Only one span is wanted from the lines below: from the one with "Helvig Conrad Engelhardt" up to and including the one with "Estádio Francisco Clenilson". Copy it exactly, without images.

# [TASK MATERIAL]
↓↓↓
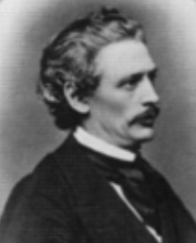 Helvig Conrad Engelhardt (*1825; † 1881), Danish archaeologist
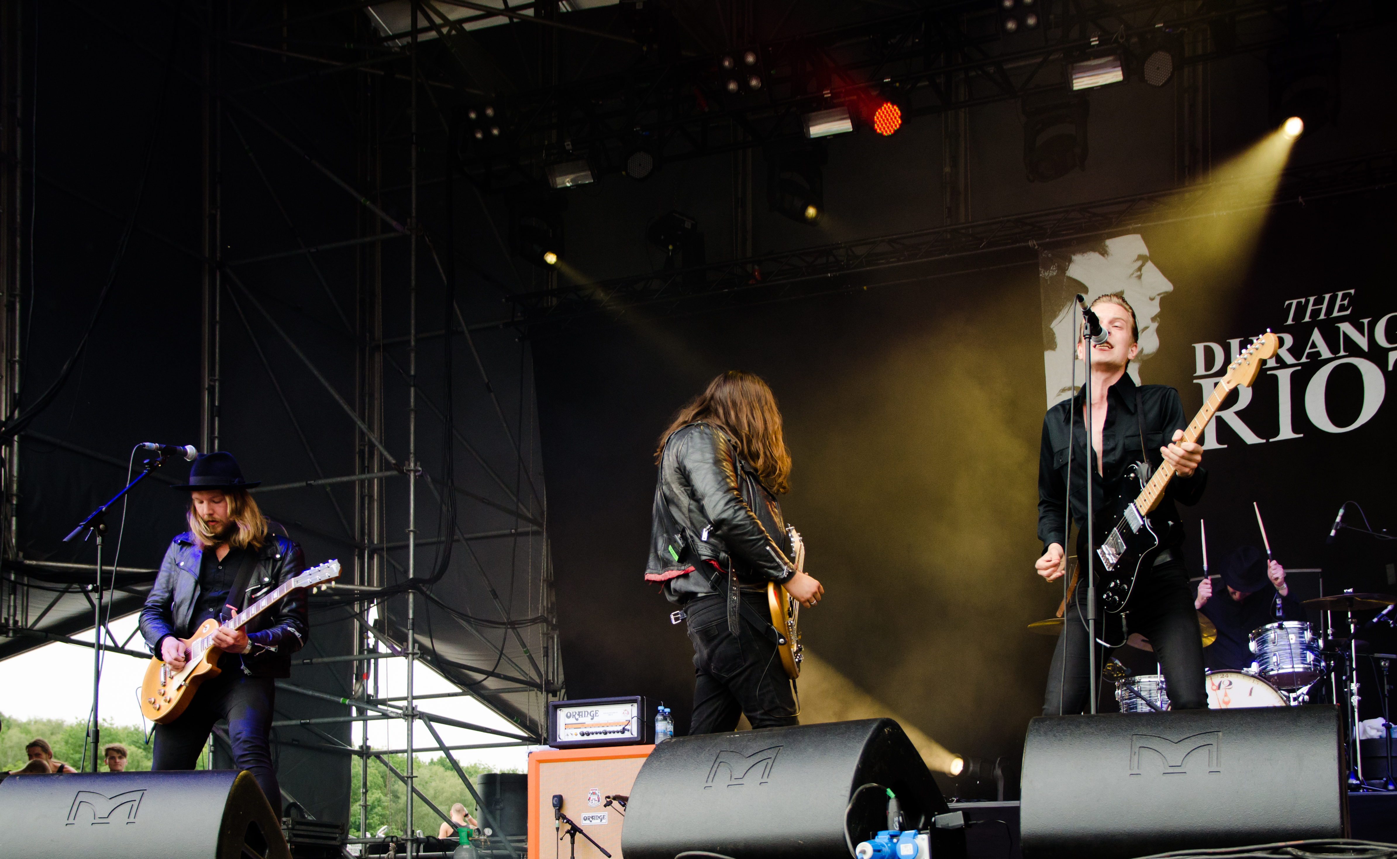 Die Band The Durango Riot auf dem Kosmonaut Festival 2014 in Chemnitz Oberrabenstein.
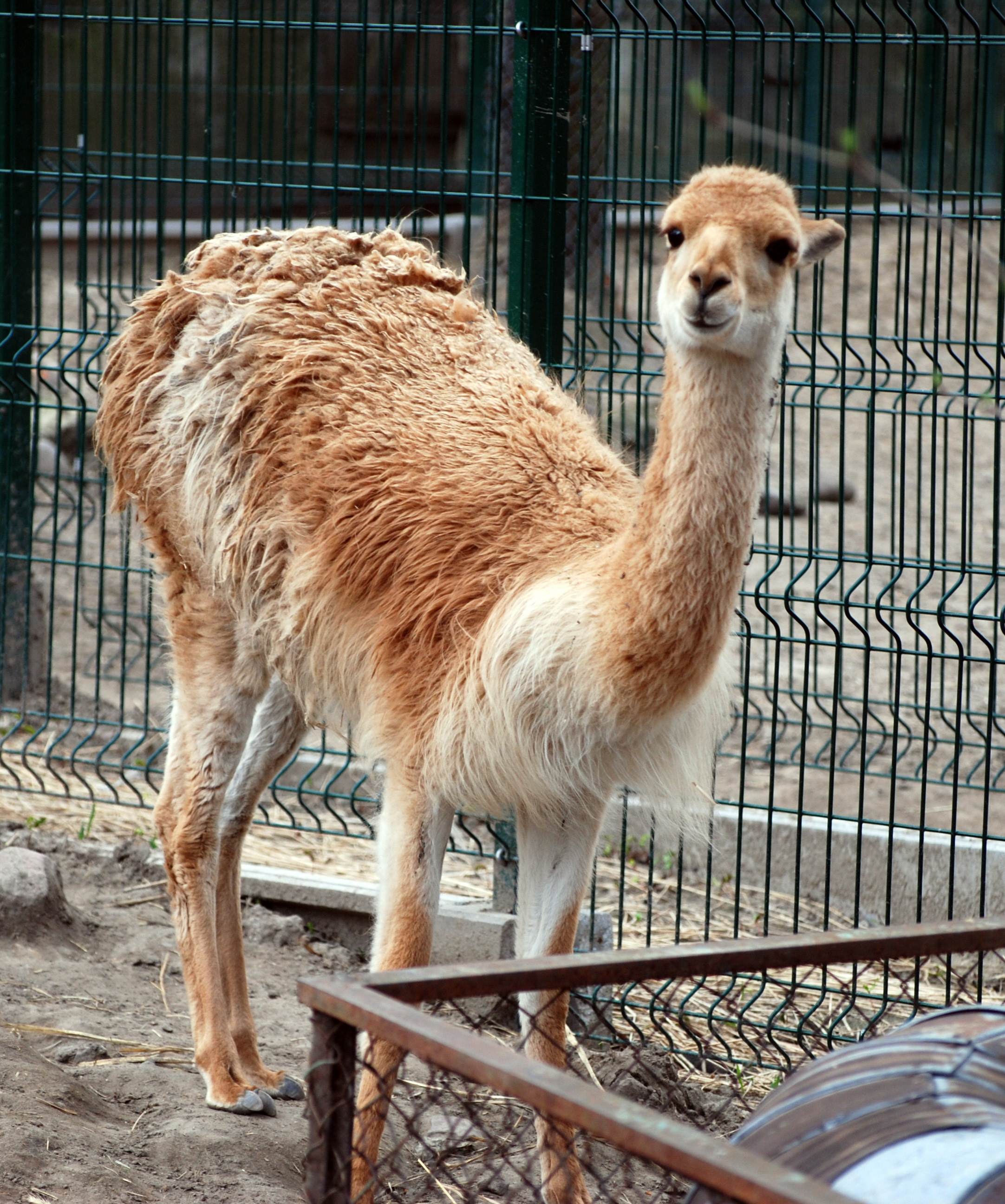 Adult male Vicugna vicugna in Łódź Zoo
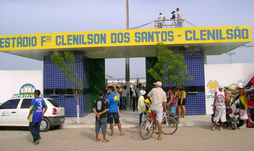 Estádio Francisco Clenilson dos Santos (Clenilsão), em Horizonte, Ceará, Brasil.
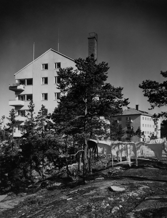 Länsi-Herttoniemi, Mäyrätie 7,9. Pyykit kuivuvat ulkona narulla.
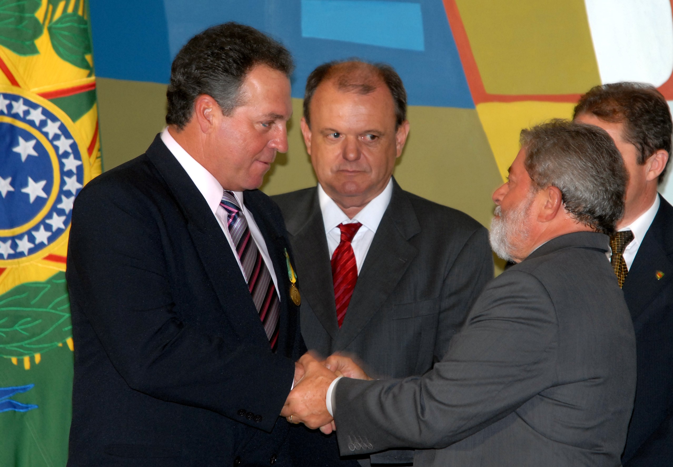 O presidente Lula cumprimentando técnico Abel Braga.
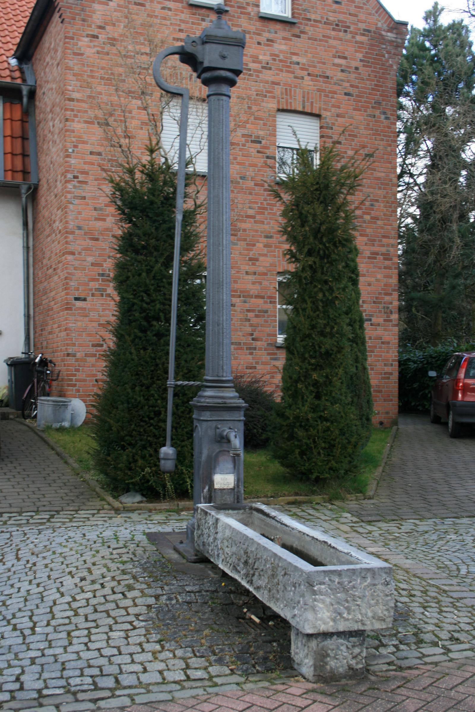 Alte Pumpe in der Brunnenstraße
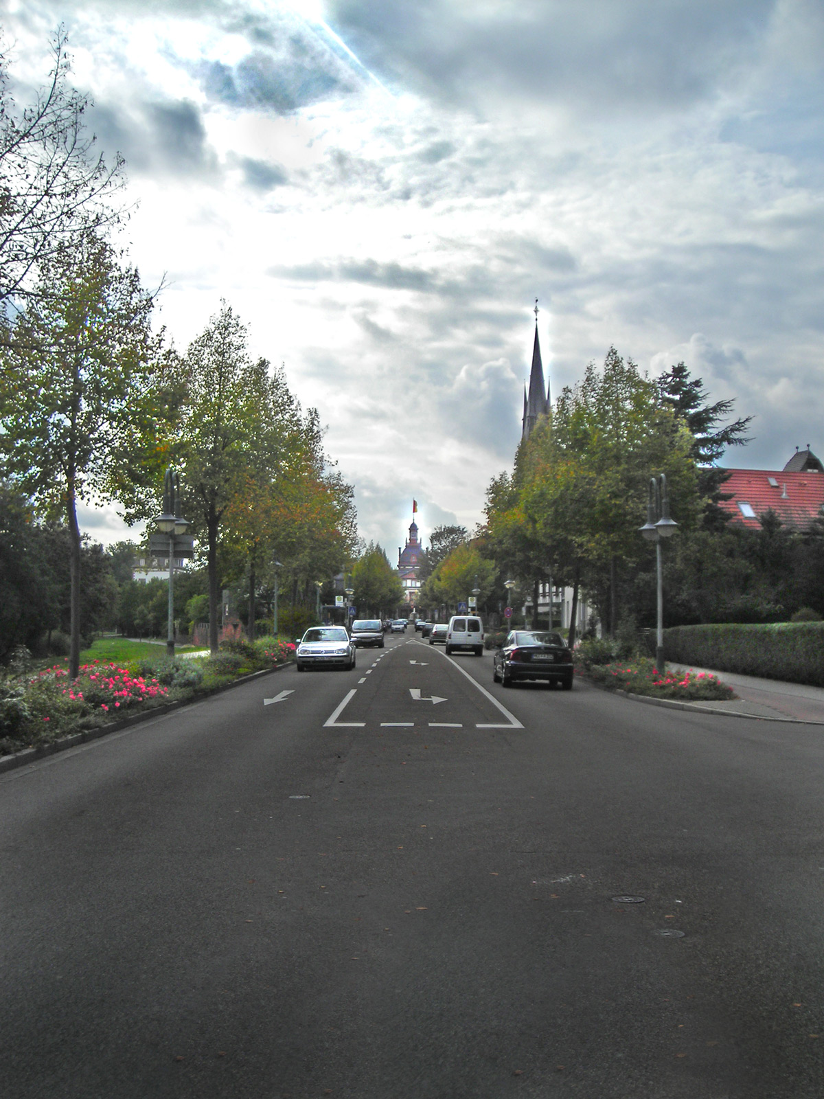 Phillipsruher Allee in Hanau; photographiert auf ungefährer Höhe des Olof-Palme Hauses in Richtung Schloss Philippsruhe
↑↑↑
↓↓↓
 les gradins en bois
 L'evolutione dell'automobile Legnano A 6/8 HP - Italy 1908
↑↑↑
# [EXERCISE RESULT]
 Helvig Conrad Engelhardt (*1825; † 1881), Danish archaeologist
 Die Band The Durango Riot auf dem Kosmonaut Festival 2014 in Chemnitz Oberrabenstein.
 Adult male Vicugna vicugna in Łódź Zoo
 Estádio Francisco Clenilson dos Santos (Clenilsão), em Horizonte, Ceará, Brasil.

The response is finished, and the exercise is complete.